*** SUPPLIED DATA Section Begins ***
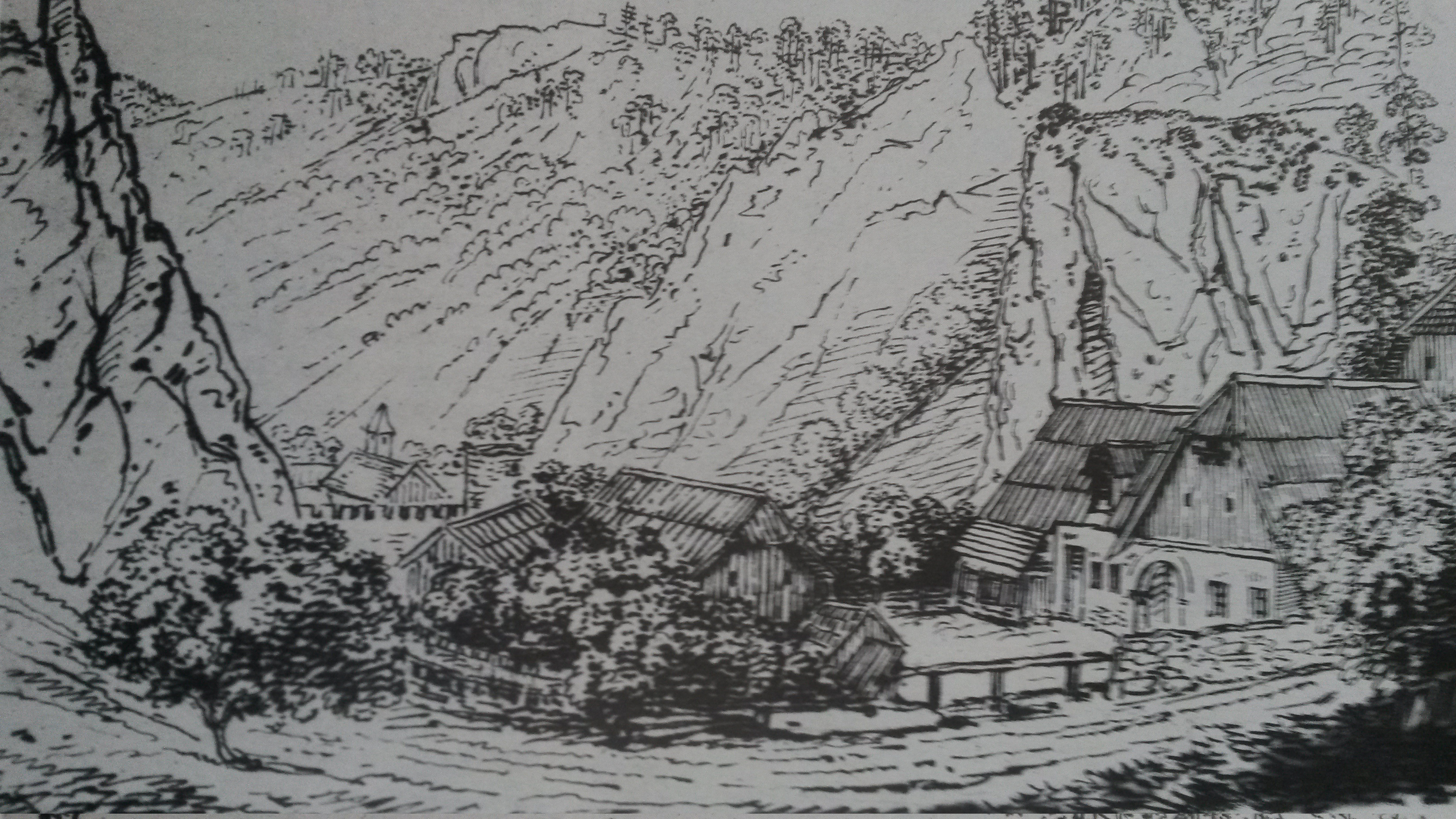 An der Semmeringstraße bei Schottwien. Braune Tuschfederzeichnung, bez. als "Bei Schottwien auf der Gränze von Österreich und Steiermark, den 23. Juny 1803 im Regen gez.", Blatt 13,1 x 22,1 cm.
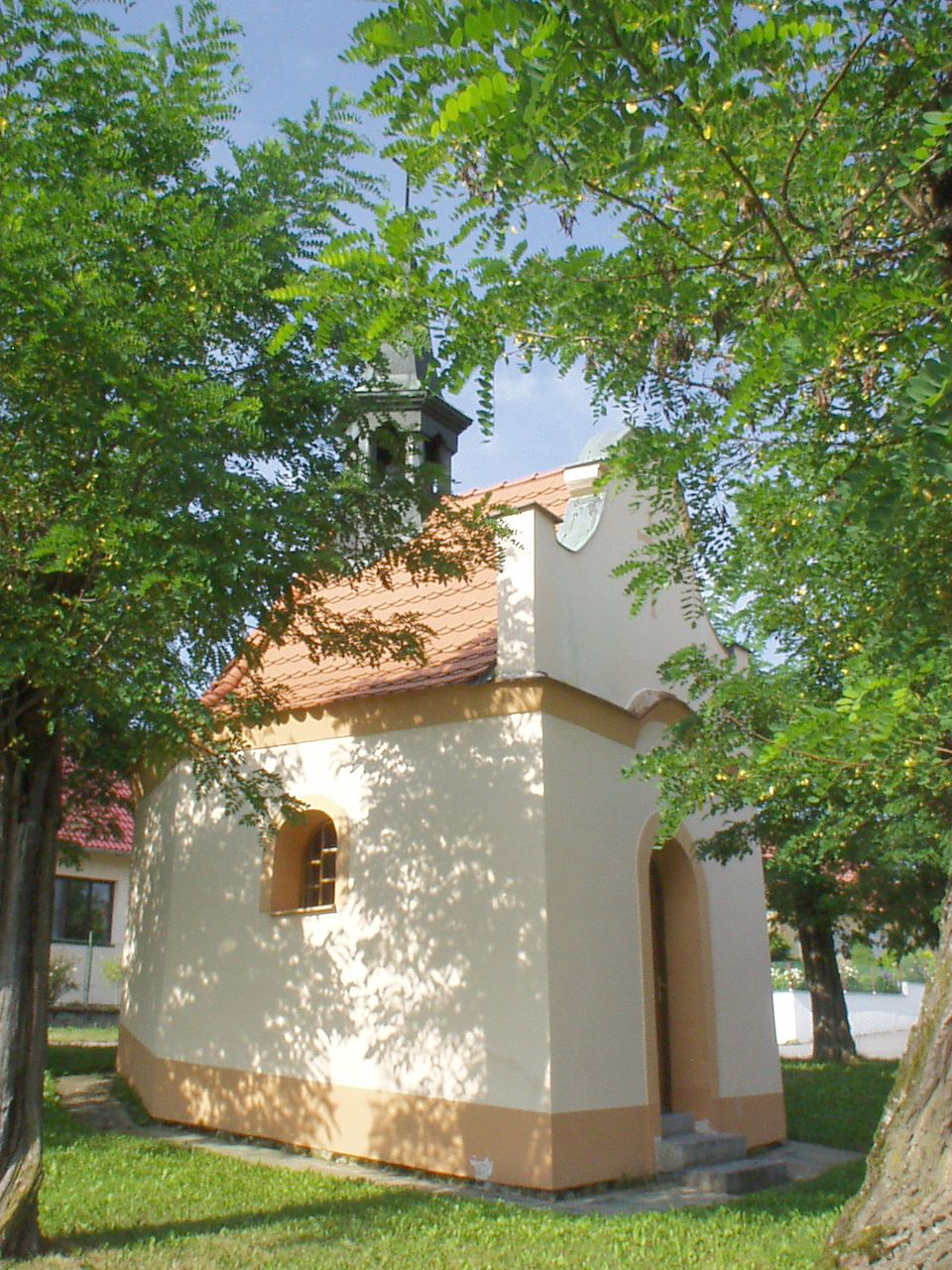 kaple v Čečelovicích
*** SUPPLIED DATA Section Ends ***
*** SUPPLIED DATA Section Begins ***
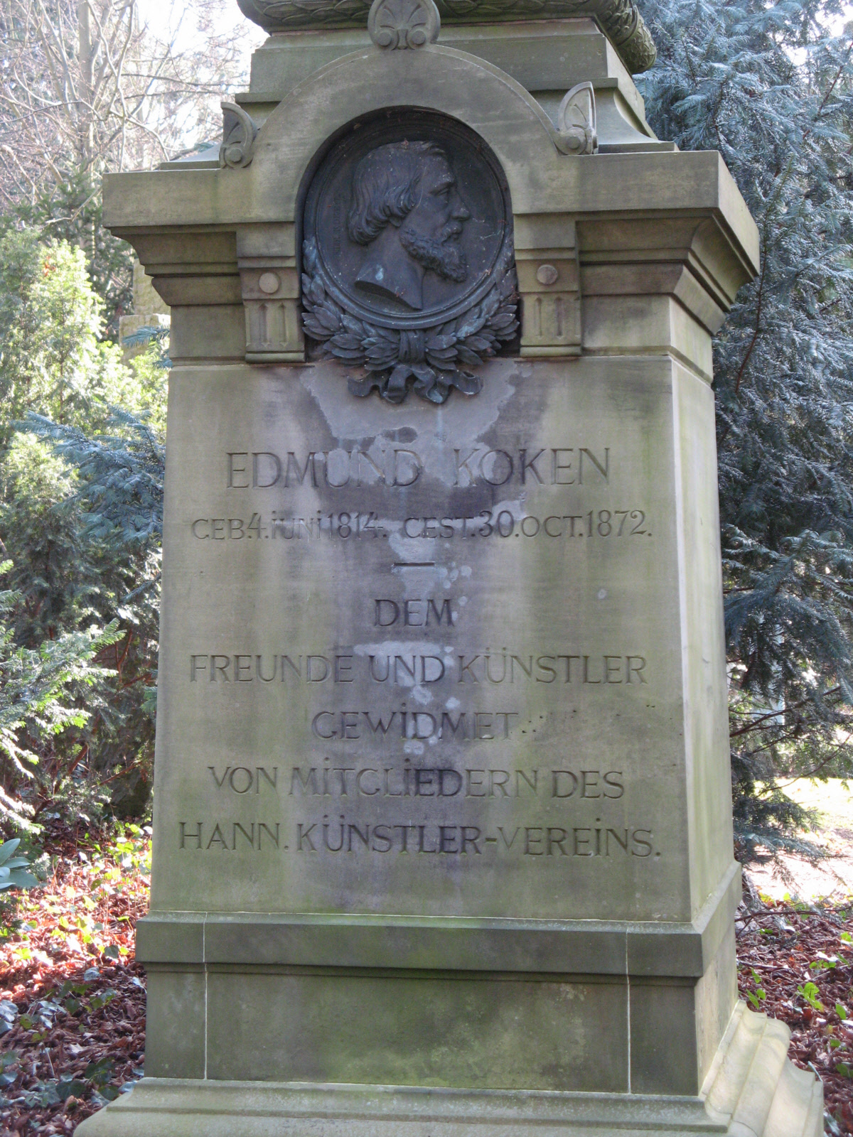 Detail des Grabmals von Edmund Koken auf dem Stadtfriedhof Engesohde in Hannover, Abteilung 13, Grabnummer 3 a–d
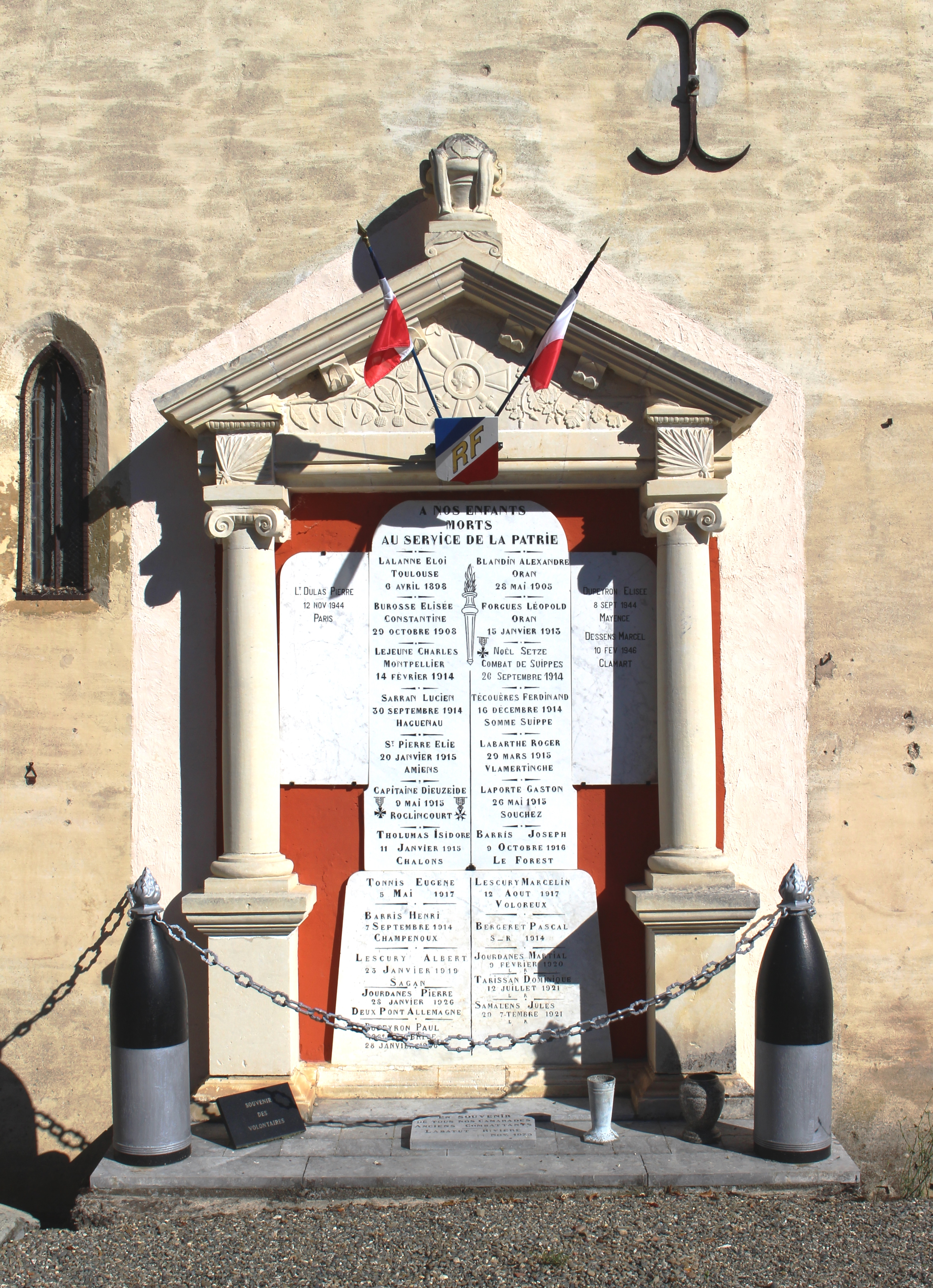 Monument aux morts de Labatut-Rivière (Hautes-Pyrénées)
*** SUPPLIED DATA Section Ends ***
**TASK DETAILS:** Print an exact copy of the lines above, from the one containing "Detail des Grabmals" through the one containing "Monument aux morts", and leave out the pictures.

**ANSWER TO THE PROBLEM:**
 Detail des Grabmals von Edmund Koken auf dem Stadtfriedhof Engesohde in Hannover, Abteilung 13, Grabnummer 3 a–d
 Monument aux morts de Labatut-Rivière (Hautes-Pyrénées)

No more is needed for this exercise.